> **What is being asked**
Whatever pictures appear, omit them, and repeat the data below exactly.

> **Information provided**
- Opening Delimiter -
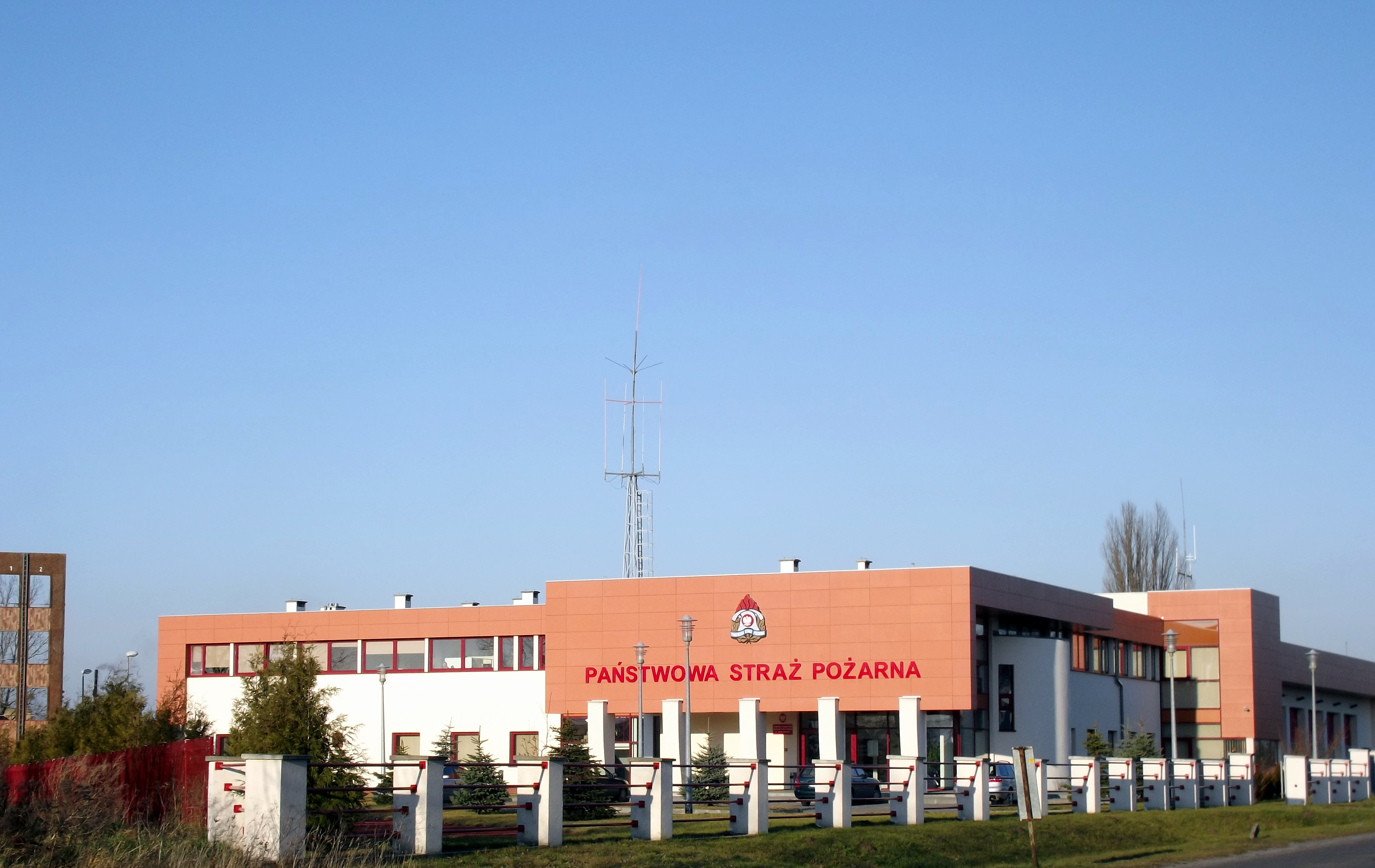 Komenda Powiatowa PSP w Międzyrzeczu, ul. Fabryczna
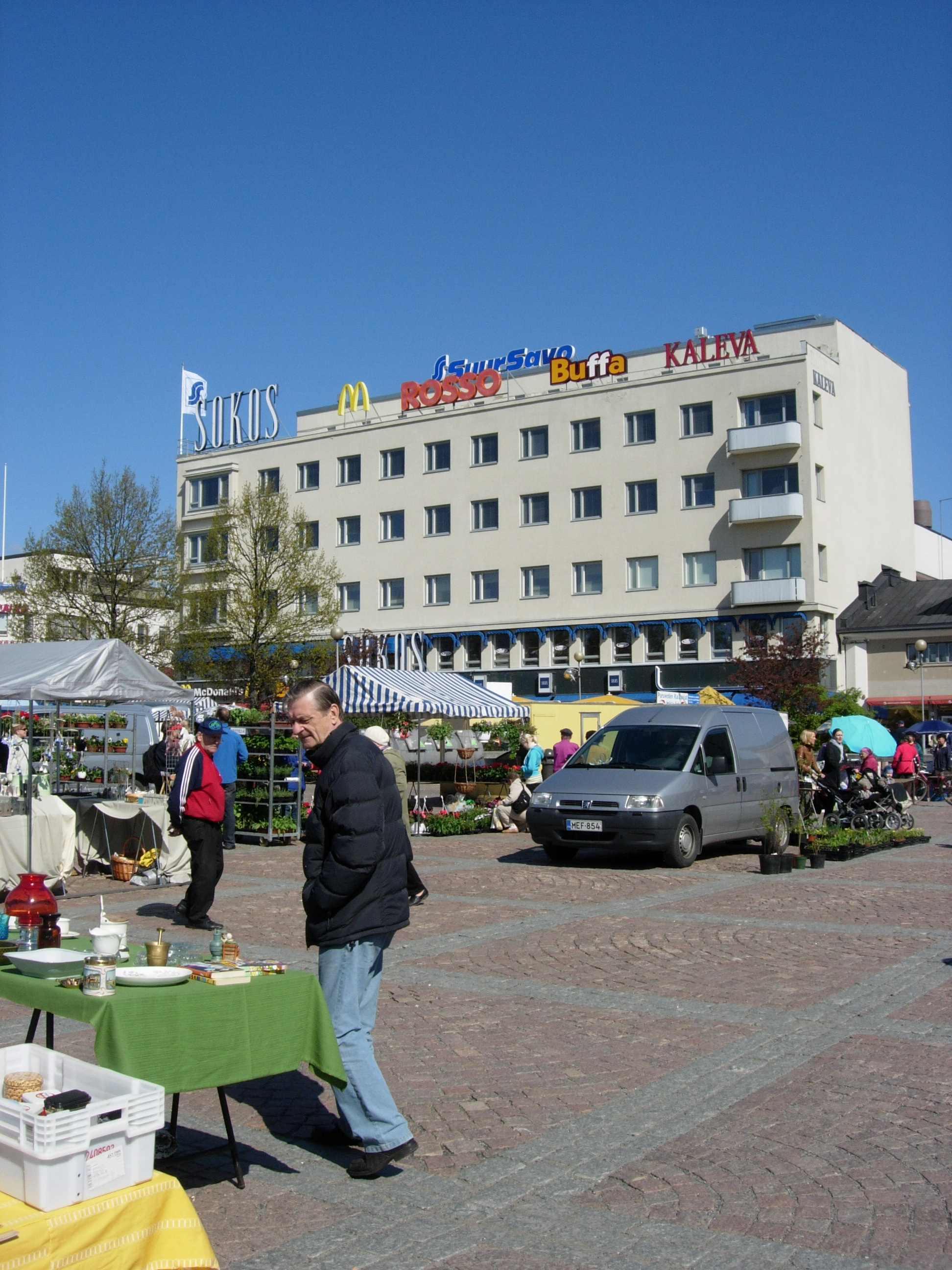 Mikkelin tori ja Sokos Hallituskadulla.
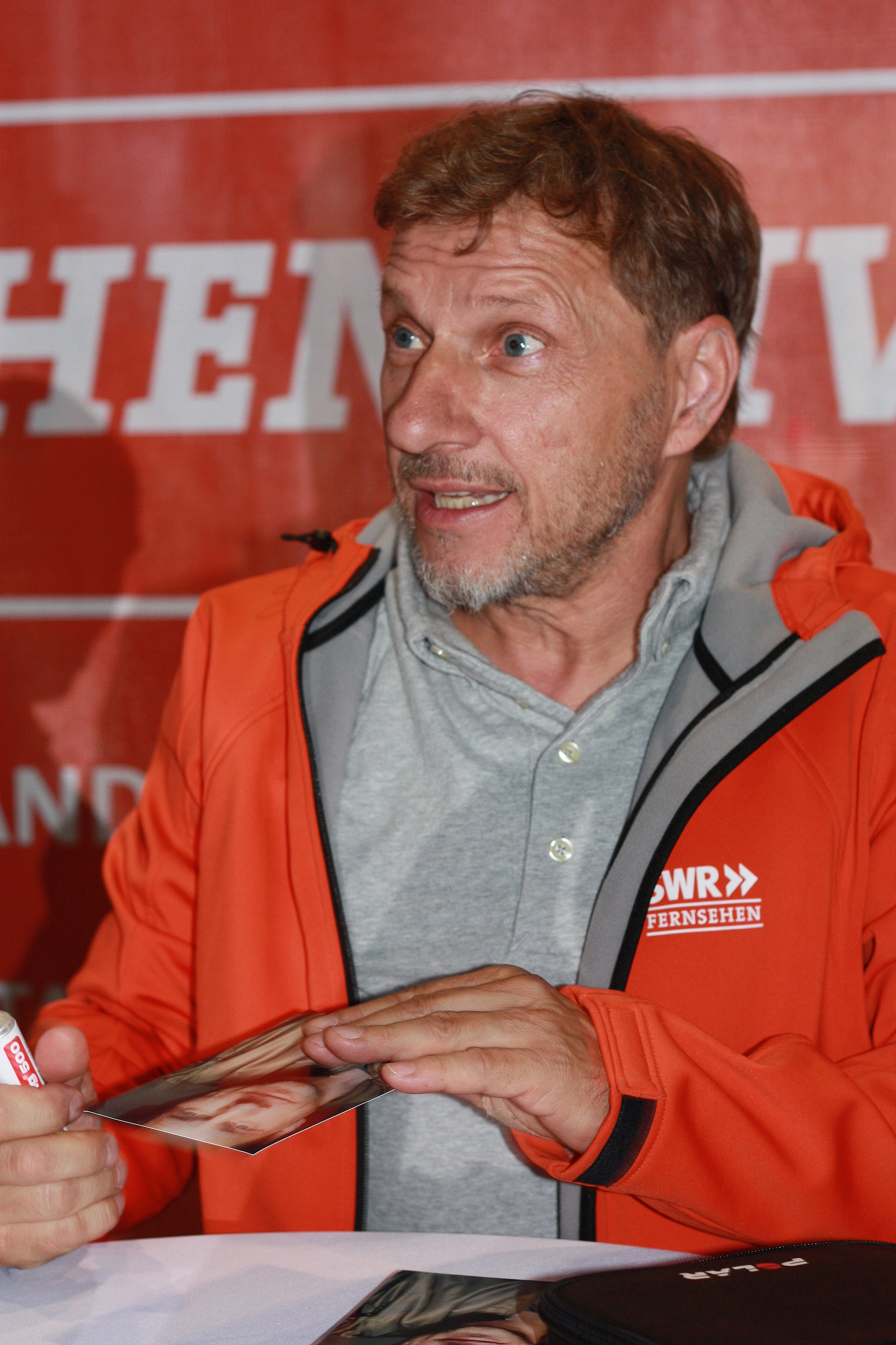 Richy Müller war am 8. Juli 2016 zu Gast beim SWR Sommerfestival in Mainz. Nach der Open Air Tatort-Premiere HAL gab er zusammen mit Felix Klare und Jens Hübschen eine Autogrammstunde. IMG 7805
- Closing Delimiter -
> **Reply**
 Komenda Powiatowa PSP w Międzyrzeczu, ul. Fabryczna
 Mikkelin tori ja Sokos Hallituskadulla.
 Richy Müller war am 8. Juli 2016 zu Gast beim SWR Sommerfestival in Mainz. Nach der Open Air Tatort-Premiere HAL gab er zusammen mit Felix Klare und Jens Hübschen eine Autogrammstunde. IMG 7805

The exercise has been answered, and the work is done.